The output is the answer the user sees. It streams to the chat as it is generated.

Network mode — peer Critic

When a peer with stronger hardware is available on the network, the Critic step can run on that peer instead of locally.

The mechanics:

  1. The Node identifies a candidate peer via the broker — a Node on a stronger tier than its own, currently online.
  2. The Node encrypts the Critic payload (manifest, excerpt, Expert draft) using the peer's public key.
  3. The encrypted payload is routed through the broker. The broker handles delivery but cannot read the content — it has no key.
  4. The peer decrypts, runs the Critic step on its more capable model, encrypts the response with the requester's public key, and sends it back.
  5. The Node decrypts the Critic review and continues to the Synthesizer step locally.
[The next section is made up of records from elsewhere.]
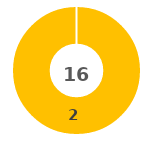
| Category | Series 0 |
|---|---|
| 0 | 0 |
| 1 | 0 |
| 2 | 2 |
| 3 | 0 |
| 4 | 0 |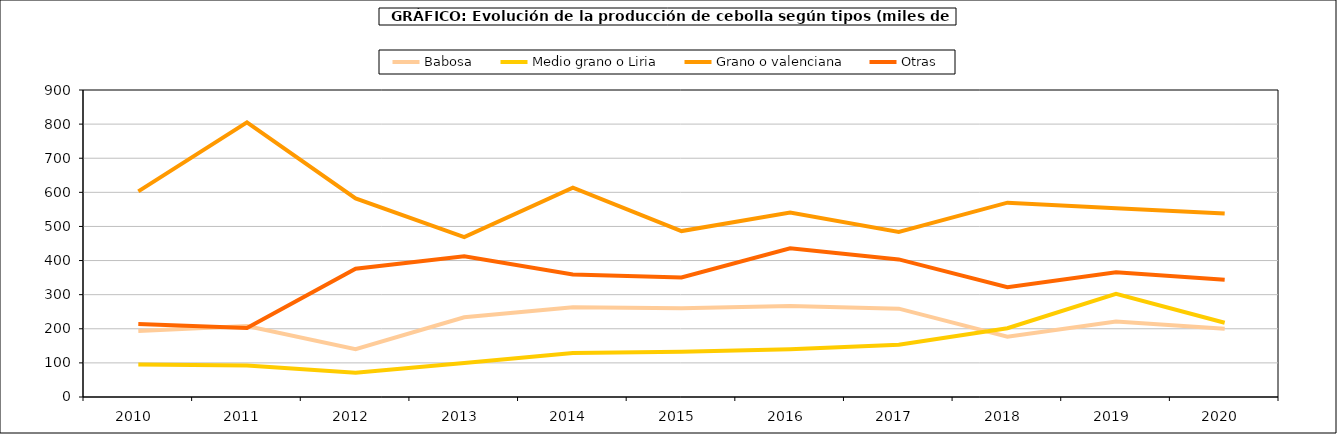
| Category | Babosa | Medio grano o Liria | Grano o valenciana | Otras |
|---|---|---|---|---|
| 2010.0 | 193.415 | 95.014 | 602.708 | 213.99 |
| 2011.0 | 207.933 | 92.32 | 804.939 | 202.339 |
| 2012.0 | 140.272 | 70.819 | 582.337 | 376.293 |
| 2013.0 | 233.875 | 99.562 | 468.759 | 412.305 |
| 2014.0 | 263.155 | 128.911 | 613.774 | 358.887 |
| 2015.0 | 260.238 | 132.601 | 486.456 | 350.547 |
| 2016.0 | 267.04 | 140.214 | 541.052 | 435.792 |
| 2017.0 | 258.956 | 153.086 | 484.161 | 403.331 |
| 2018.0 | 177.049 | 201.455 | 569.731 | 321.921 |
| 2019.0 | 221.244 | 302.403 | 553.585 | 365.955 |
| 2020.0 | 200.422 | 217.694 | 537.684 | 343.923 |

The local Node always retains the Expert and Synthesizer roles. Only the Critic is borrowed. The user's query and the Expert's draft are visible to exactly two parties: the user's Node and the chosen peer. The broker sees ciphertext.

hardware as a shared resource

A modest Node still gets a thorough, peer-reviewed answer; a powerful Node lends its capacity in return. Hardware inequality becomes a resource the network can balance rather than a barrier to participation.

Tier-aware scaling

Every input to the deliberation pipeline is sized to the machine running it. The caps are derived proportionally from the tier's retrieval_chars budget:

  • Critic excerpt — about 40% of retrieval_chars.
  • Expert draft passed to the Critic — about 50% of retrieval_chars.
  • Expert draft passed to the Synthesizer — about 70% of retrieval_chars.
  • Critic review passed to the Synthesizer — about 25% of retrieval_chars.

A laptop at retrieval_chars = 8 KB works with caps that fit comfortably in an 8 K context window. A server at retrieval_chars = 65 KB lets each role consume tens of KB of input without truncating anything load-bearing. The same code paths serve both — only the numbers change.

This scaling is invisible to the user. It is the reason OCC produces better answers on stronger hardware without the code branching by tier or features being silently disabled on smaller machines.

What the user sees

Once the Synthesizer has finished, the Node displays:

  • The final answer, streamed as it is produced.
  • A Sources panel containing:
    • The list of retrieved pages — pack path, title, snippet of the body — collapsed by default, expandable.
    • The Expert's draft.
    • The Critic's review.

Nothing in this exchange is hidden from the user. If a claim was removed from the final answer because the Critic flagged it as unsupported, the exchange that led to its removal is right there in the panel. The Sources panel is not a flourish — it is the user-facing surface of OCC's faithfulness guarantee.